The message you are receiving is either due to faulty ram or some other issue. We'd need to know the exact message.

http://support.microsoft.com/defaul...port/kb/articles/q109/8/45.asp&NoWebContent=1

You can create a software memory tester using either:

http://www.memtest86.com/

or DocMemory:

http://www.simmtester.com/page/MemberArea/login.asp

Both programs create bootable floppies which can test memory.


----------



## xico (Jun 29, 2002)

Thank you, Rog!

The message is "Insuffiicient memory to initialize Windows. Remove unnecessary programs from Msconfig.sys or Autoexec.bat files.
Error: HIMEM.SYS has detected unreliable XMS memory at address01000066. XMS driver not installed.
Windows XMS driver Version 3.95 HIMEM.SYS is missing"

Interesting but confusing, perhaps. A little contradictory at any rate.

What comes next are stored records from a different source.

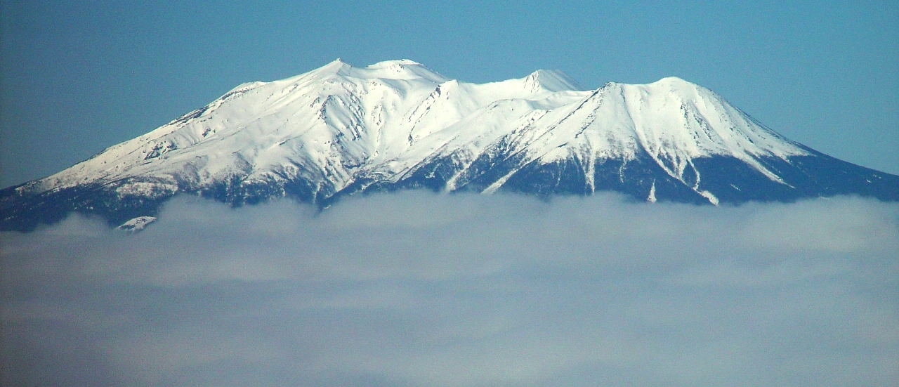 信州松本野麦峠スキー場から望む雲海の浮かぶ御嶽山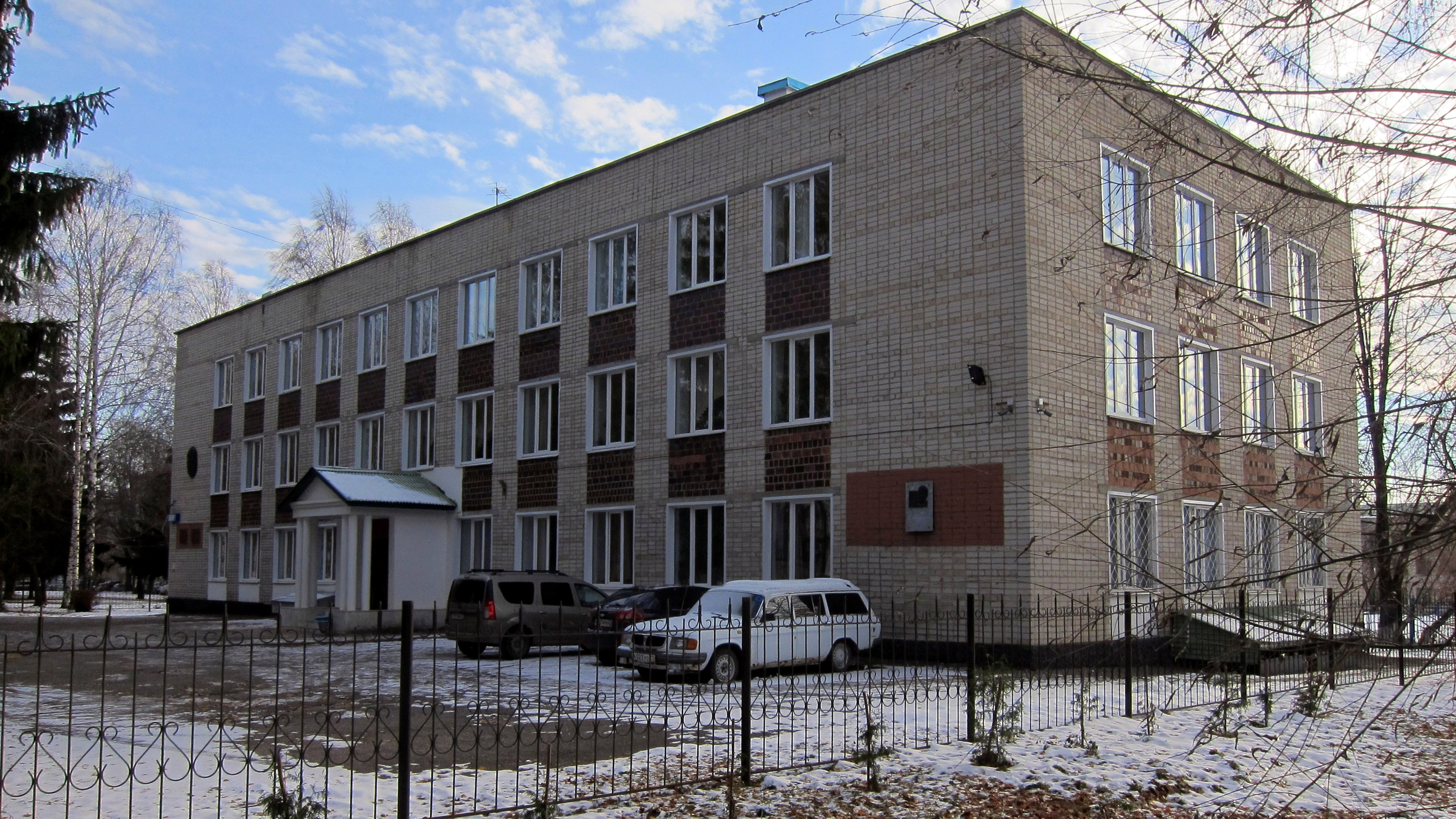 Здание, в котором расположен Чувашский государственный институт гуманитарных наук. Чебоксары Чӑвашла: Чăваш патшалăх гуманитари ăслăлăхĕсен институчĕ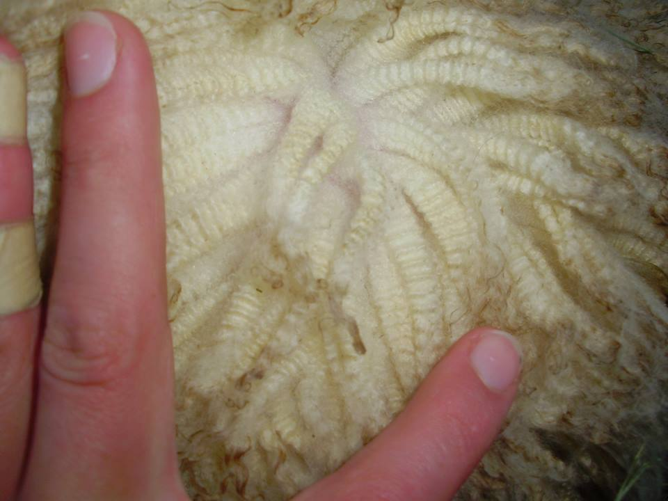 suomenlammas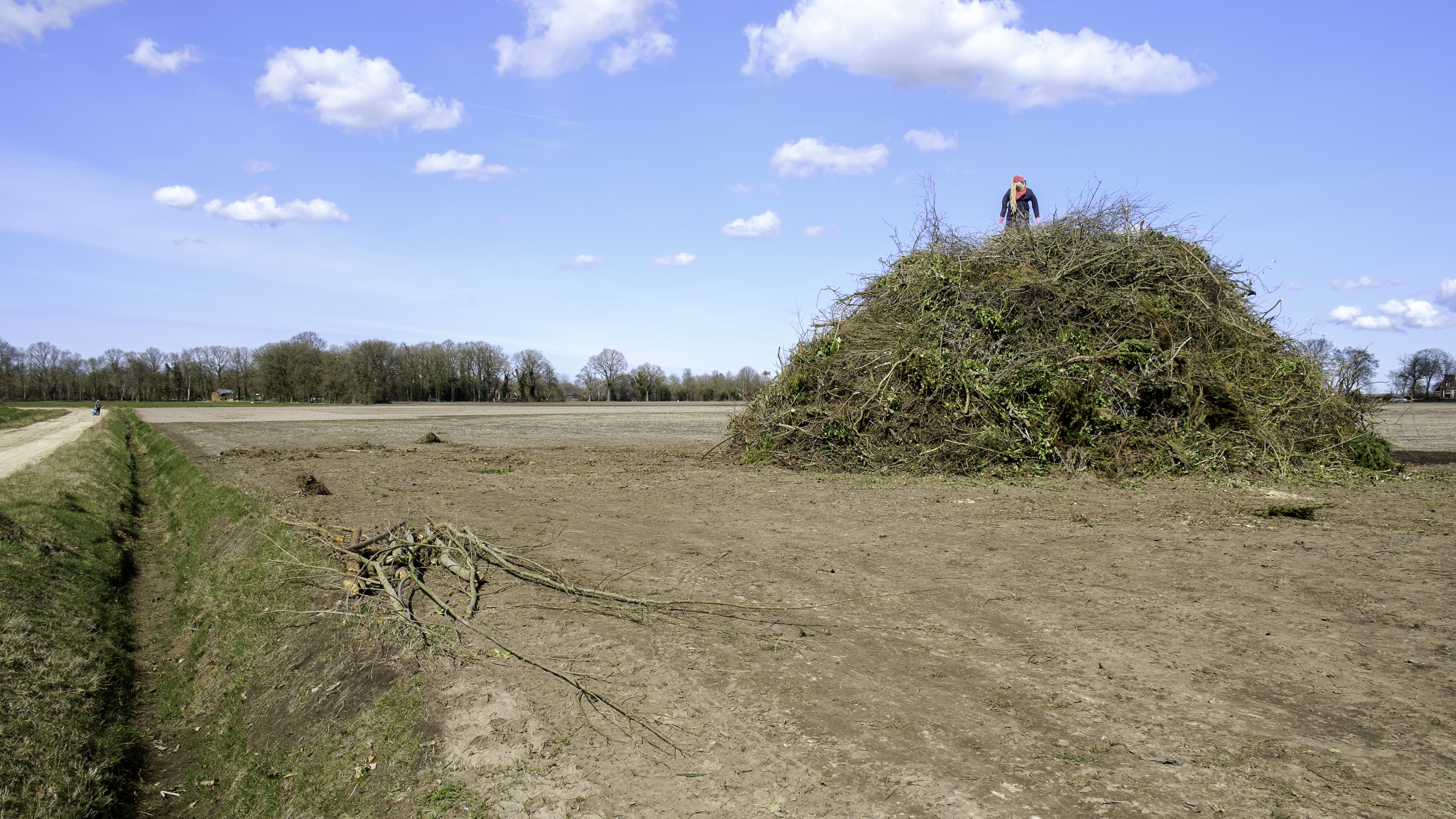 Paasbult Noordlaren

Thanks for whatever help you give. I appreciate it.  

Xico


----------



## Rollin' Rog (Dec 9, 2000)

Ok, it rather sounds like you have a bad stick of ram in there that is not even being recognized. For starters I would shutdown completely, open the case, ground your hands and remove and reseat any modules there.


----------



## xico (Jun 29, 2002)

Okay, thank you Rog! As a matter of fact, about a fortnight ago, I opened the tower to see if I could add any ram. The Compaq is designed never to be fiddled with. The memory stick is behind and under, if I remember correctly, the housing of a fan. I probably pushed and pulled on it, and then decided it wasn't worth the trouble, so I probably unseated it. Thanks, I think we can mark this one solved. (Hope I'm not being too optimistic!)

Xico


----------



## Rollin' Rog (Dec 9, 2000)

It's a good bet that's what happened. But so as not to jinks you, I'll wait for the final report


----------



## xico (Jun 29, 2002)

Okay, Rog!


----------



## xico (Jun 29, 2002)

Hi Rog!

Well, not so good. Interesting, but not so good. After I seated the ram stick placed under and behind the "power pack" (that I half removed--might have to take it out totally), and turned it back on, all I could get for the first 3 starts was the Compaq sign on the monitor. I stuck in a floppy start up, then removed it, and finally on the 4th go around I'm getting the message "Operating System not found."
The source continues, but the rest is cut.